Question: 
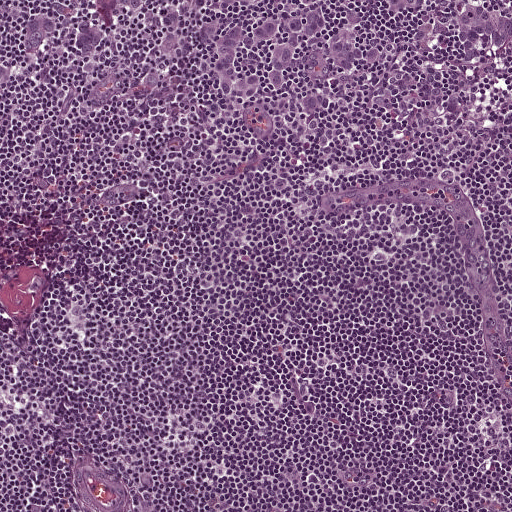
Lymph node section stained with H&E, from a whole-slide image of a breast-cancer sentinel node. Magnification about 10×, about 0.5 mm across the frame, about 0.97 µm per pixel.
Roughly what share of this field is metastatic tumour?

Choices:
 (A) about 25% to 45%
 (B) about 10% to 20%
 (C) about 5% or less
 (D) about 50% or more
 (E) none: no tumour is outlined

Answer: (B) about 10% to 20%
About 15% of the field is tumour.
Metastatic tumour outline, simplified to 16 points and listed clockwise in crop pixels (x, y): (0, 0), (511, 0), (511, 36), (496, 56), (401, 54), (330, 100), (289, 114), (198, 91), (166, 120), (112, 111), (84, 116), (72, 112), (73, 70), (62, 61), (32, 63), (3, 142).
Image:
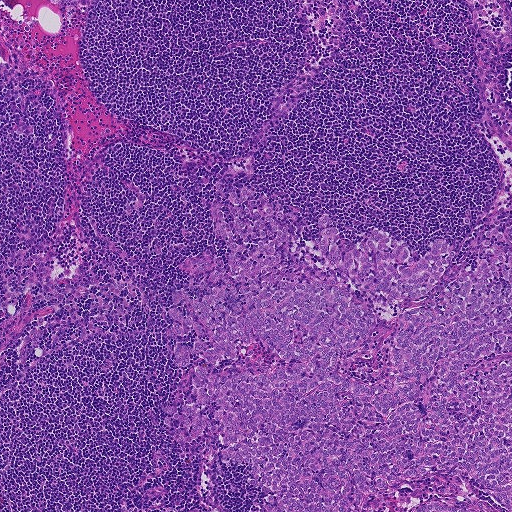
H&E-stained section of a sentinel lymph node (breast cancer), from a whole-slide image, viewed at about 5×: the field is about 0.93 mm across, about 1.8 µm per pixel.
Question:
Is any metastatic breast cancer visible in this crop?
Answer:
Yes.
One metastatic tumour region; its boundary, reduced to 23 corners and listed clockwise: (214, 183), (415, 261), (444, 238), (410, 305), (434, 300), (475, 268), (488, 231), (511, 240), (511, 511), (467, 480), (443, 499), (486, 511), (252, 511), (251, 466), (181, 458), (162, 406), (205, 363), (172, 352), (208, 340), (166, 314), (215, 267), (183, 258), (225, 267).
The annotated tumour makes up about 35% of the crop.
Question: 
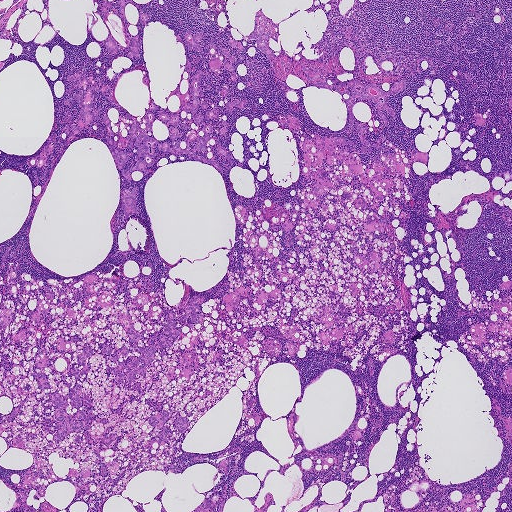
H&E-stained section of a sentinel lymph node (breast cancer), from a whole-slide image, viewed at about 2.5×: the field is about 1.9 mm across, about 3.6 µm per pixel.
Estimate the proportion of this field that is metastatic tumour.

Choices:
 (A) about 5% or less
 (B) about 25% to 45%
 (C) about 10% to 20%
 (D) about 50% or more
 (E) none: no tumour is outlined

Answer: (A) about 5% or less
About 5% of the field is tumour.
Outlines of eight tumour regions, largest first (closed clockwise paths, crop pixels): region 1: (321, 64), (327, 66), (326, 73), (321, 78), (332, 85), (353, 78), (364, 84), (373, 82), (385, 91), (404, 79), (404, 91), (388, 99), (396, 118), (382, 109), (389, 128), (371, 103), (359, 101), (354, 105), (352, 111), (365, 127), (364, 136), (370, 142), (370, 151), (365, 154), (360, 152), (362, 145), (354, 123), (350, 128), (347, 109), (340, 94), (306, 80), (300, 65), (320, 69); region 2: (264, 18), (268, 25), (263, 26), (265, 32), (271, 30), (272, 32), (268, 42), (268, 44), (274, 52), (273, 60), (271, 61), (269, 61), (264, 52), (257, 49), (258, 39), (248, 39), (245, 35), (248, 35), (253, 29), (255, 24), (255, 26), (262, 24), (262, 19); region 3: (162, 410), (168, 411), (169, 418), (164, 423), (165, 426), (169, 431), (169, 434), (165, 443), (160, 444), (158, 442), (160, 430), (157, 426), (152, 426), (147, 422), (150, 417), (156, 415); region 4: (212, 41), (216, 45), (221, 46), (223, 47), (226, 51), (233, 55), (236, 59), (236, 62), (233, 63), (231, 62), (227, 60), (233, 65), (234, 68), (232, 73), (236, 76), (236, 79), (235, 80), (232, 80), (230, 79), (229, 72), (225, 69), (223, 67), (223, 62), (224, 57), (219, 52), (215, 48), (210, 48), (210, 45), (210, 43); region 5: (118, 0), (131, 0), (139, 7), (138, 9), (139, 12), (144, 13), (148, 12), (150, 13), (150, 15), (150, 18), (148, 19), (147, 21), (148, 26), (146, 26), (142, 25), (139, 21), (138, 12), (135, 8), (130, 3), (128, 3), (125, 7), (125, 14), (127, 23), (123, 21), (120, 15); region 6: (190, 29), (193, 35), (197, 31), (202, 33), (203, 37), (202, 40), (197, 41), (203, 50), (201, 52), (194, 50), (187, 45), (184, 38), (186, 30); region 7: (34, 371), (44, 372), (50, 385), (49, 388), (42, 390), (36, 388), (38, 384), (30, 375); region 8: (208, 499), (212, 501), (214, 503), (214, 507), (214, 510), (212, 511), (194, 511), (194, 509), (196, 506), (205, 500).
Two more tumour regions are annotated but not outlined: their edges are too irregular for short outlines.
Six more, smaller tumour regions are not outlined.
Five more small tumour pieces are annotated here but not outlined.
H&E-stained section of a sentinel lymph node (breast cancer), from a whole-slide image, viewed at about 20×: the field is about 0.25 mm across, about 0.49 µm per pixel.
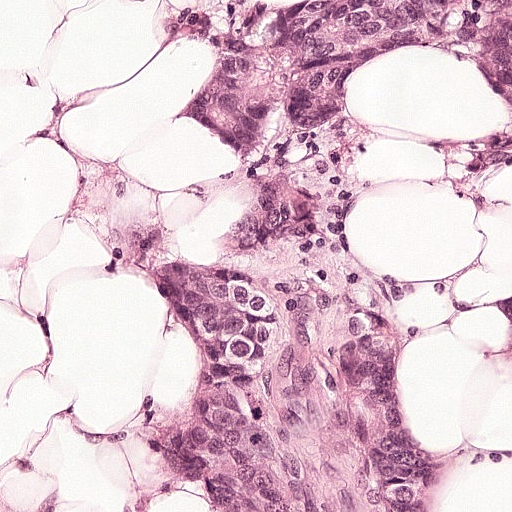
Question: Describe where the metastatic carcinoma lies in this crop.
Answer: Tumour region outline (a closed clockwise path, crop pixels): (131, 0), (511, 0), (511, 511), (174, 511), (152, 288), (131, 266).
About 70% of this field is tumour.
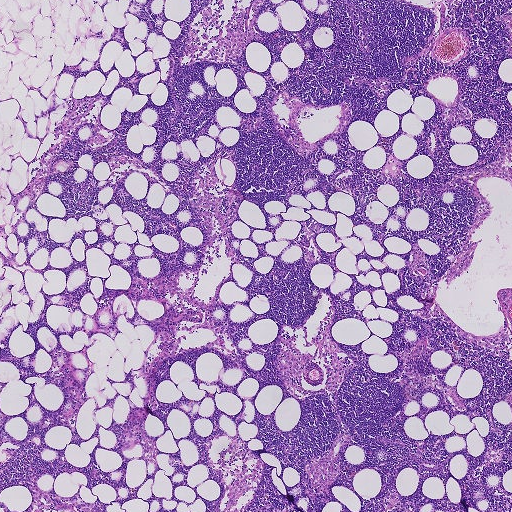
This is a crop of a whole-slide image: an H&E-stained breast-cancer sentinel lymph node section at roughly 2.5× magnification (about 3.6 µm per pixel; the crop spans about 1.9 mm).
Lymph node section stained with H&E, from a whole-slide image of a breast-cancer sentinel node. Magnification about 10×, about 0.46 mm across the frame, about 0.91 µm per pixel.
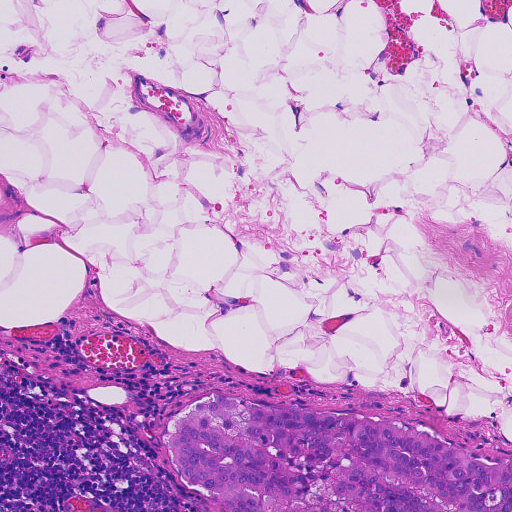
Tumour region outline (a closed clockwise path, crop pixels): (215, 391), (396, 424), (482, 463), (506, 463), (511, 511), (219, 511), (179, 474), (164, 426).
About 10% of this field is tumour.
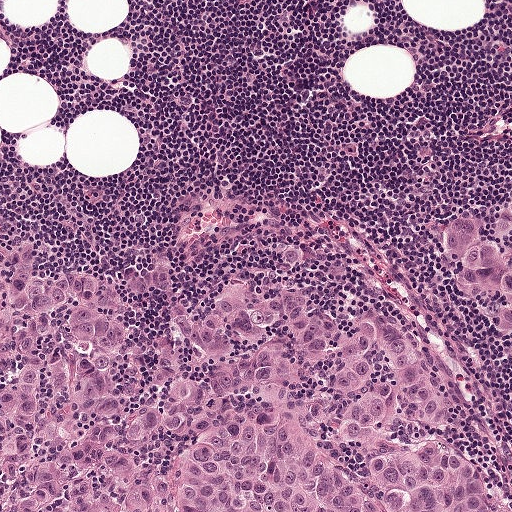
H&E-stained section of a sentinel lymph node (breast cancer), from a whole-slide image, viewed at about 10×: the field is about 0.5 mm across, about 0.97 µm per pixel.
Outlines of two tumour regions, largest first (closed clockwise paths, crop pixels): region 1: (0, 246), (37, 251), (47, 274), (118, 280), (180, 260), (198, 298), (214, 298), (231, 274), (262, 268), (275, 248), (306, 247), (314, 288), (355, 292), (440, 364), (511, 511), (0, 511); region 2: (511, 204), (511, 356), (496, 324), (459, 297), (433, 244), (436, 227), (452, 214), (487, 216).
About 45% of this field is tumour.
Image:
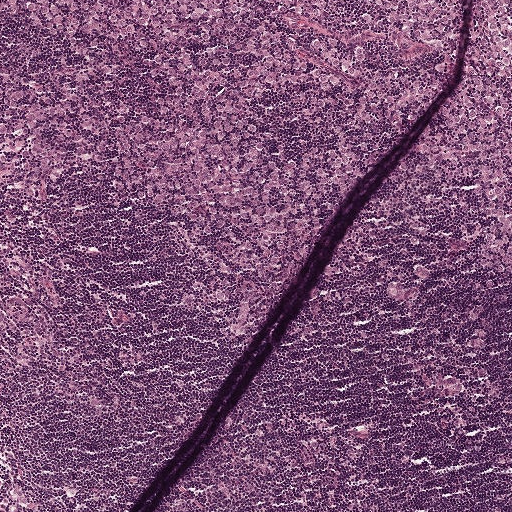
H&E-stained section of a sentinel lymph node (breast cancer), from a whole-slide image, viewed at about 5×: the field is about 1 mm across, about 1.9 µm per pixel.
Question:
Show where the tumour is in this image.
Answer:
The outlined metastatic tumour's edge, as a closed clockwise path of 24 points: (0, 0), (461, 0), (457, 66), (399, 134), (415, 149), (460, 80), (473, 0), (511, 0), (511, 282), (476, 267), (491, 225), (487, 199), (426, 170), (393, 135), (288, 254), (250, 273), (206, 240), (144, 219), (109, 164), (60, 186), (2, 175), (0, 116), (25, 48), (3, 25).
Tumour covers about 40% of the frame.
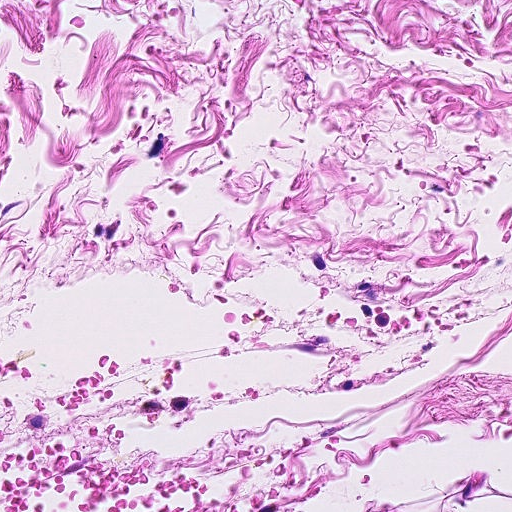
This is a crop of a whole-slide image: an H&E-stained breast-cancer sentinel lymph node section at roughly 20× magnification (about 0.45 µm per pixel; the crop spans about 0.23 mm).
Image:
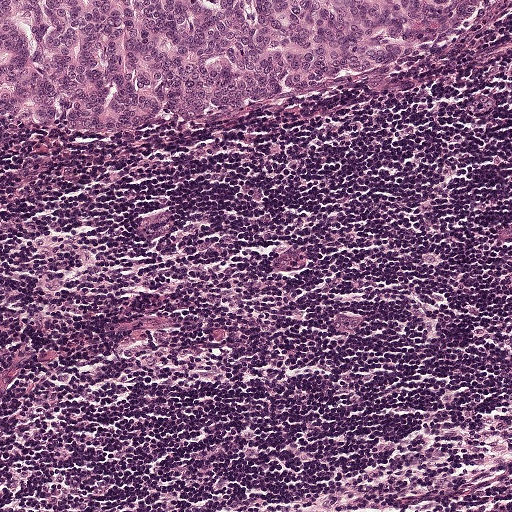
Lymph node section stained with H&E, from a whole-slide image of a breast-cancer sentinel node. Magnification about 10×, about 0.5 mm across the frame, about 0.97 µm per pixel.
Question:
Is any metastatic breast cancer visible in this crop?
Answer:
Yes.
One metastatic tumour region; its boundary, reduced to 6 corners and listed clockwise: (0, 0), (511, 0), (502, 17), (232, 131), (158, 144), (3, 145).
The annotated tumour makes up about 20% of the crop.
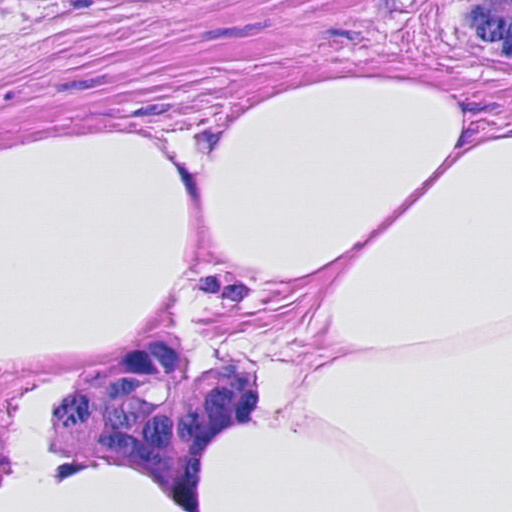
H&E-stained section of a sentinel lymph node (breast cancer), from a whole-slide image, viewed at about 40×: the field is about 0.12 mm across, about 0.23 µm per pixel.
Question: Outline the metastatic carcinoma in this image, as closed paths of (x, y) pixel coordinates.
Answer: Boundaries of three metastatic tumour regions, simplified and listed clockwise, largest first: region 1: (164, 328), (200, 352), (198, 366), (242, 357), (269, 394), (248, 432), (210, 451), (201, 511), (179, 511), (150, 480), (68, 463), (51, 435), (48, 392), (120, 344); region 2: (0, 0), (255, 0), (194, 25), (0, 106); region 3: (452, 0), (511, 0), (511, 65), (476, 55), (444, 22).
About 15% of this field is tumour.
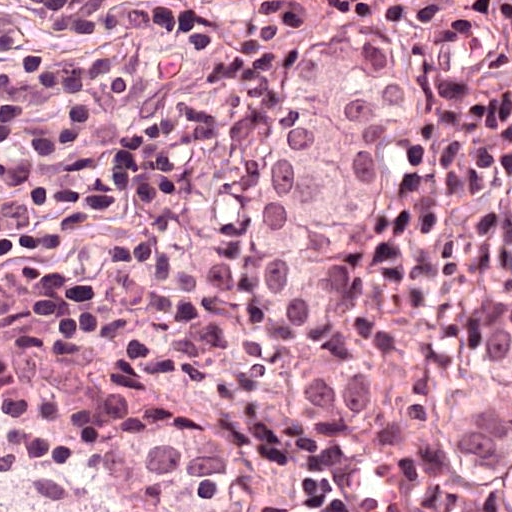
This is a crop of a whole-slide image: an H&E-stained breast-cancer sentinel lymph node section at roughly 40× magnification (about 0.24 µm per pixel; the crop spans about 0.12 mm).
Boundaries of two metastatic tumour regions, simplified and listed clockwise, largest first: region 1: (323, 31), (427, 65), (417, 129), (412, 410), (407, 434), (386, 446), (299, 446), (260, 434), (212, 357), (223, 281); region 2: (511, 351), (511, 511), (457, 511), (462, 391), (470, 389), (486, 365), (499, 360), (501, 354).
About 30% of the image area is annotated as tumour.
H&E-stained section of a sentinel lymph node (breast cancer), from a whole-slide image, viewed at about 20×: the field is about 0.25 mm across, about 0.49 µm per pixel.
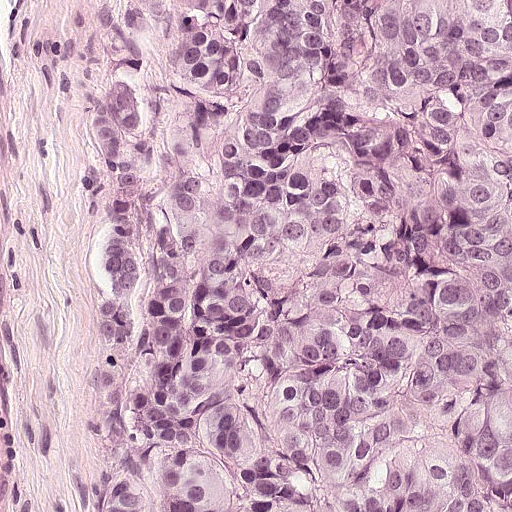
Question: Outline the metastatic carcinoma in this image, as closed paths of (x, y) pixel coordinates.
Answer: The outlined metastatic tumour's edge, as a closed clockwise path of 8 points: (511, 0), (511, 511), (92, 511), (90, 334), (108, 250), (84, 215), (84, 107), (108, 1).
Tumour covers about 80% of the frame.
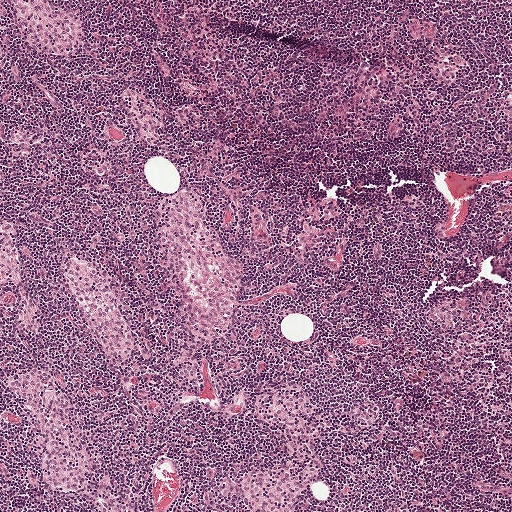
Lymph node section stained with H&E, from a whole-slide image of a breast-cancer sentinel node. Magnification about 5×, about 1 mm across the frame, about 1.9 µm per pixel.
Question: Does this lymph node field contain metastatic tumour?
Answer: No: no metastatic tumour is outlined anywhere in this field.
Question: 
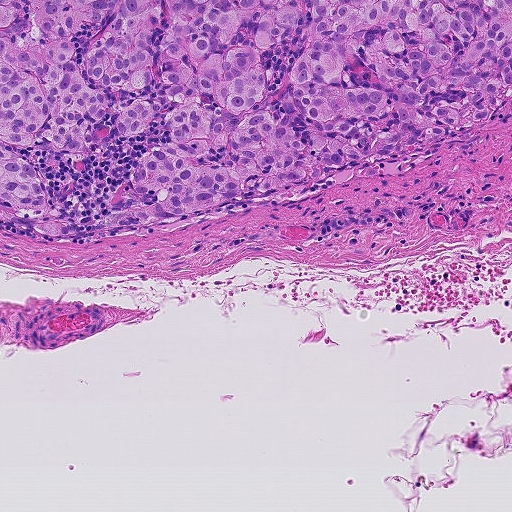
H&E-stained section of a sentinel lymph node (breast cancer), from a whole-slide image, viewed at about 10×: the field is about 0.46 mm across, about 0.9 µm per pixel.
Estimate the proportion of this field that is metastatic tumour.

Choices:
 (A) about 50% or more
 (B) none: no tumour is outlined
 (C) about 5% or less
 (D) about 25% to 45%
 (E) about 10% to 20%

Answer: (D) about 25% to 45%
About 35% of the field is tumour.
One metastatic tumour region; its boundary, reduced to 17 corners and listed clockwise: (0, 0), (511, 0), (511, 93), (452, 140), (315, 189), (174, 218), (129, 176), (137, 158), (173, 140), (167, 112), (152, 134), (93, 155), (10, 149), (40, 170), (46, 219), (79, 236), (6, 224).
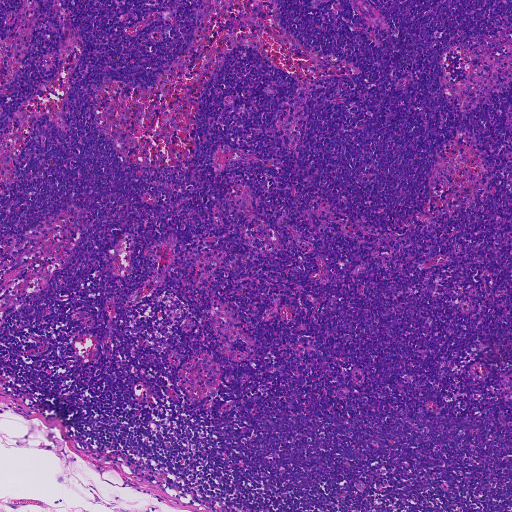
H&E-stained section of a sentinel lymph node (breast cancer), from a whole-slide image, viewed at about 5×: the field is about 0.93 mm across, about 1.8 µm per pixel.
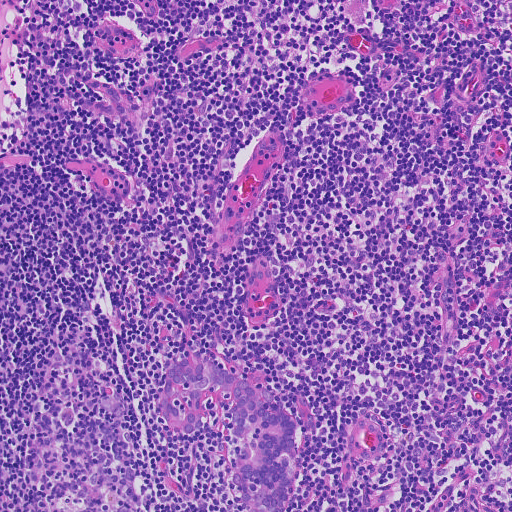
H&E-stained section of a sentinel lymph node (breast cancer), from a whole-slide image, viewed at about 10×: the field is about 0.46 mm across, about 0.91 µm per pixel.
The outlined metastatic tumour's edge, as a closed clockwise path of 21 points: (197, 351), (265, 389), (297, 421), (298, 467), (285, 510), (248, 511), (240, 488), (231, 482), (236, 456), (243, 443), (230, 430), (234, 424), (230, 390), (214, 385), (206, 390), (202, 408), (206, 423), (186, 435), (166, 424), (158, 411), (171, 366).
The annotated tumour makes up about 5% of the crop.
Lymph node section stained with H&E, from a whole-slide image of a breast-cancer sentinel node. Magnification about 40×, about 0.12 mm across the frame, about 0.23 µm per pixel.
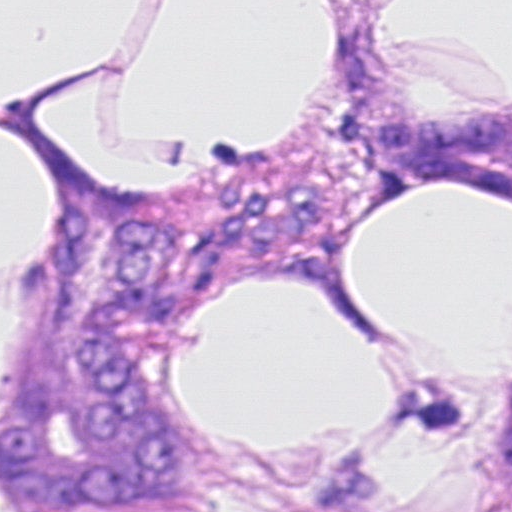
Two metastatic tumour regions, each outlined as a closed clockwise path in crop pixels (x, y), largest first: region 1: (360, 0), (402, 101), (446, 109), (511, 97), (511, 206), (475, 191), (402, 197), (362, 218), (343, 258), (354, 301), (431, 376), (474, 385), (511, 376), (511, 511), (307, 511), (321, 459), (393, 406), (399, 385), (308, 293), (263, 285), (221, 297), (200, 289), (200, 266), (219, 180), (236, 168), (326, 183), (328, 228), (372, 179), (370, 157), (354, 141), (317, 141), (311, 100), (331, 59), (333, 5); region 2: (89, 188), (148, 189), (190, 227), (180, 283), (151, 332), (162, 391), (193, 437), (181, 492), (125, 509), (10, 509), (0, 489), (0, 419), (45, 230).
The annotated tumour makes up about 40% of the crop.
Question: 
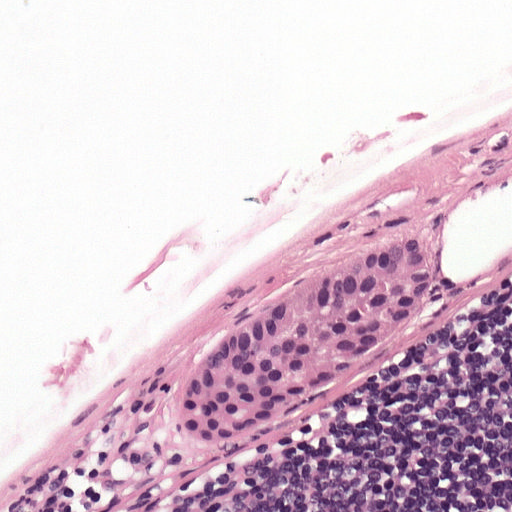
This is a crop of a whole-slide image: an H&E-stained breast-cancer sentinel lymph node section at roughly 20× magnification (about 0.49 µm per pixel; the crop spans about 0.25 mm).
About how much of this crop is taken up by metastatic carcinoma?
—————
**Assignment:**
Scan the data for the string "spans" and copy each line in which it occurs.

**Expected answer:**
This is a crop of a whole-slide image: an H&E-stained breast-cancer sentinel lymph node section at roughly 2.5× magnification (about 3.6 µm per pixel; the crop spans about 1.9 mm).
This is a crop of a whole-slide image: an H&E-stained breast-cancer sentinel lymph node section at roughly 20× magnification (about 0.45 µm per pixel; the crop spans about 0.23 mm).
This is a crop of a whole-slide image: an H&E-stained breast-cancer sentinel lymph node section at roughly 40× magnification (about 0.24 µm per pixel; the crop spans about 0.12 mm).
This is a crop of a whole-slide image: an H&E-stained breast-cancer sentinel lymph node section at roughly 20× magnification (about 0.49 µm per pixel; the crop spans about 0.25 mm).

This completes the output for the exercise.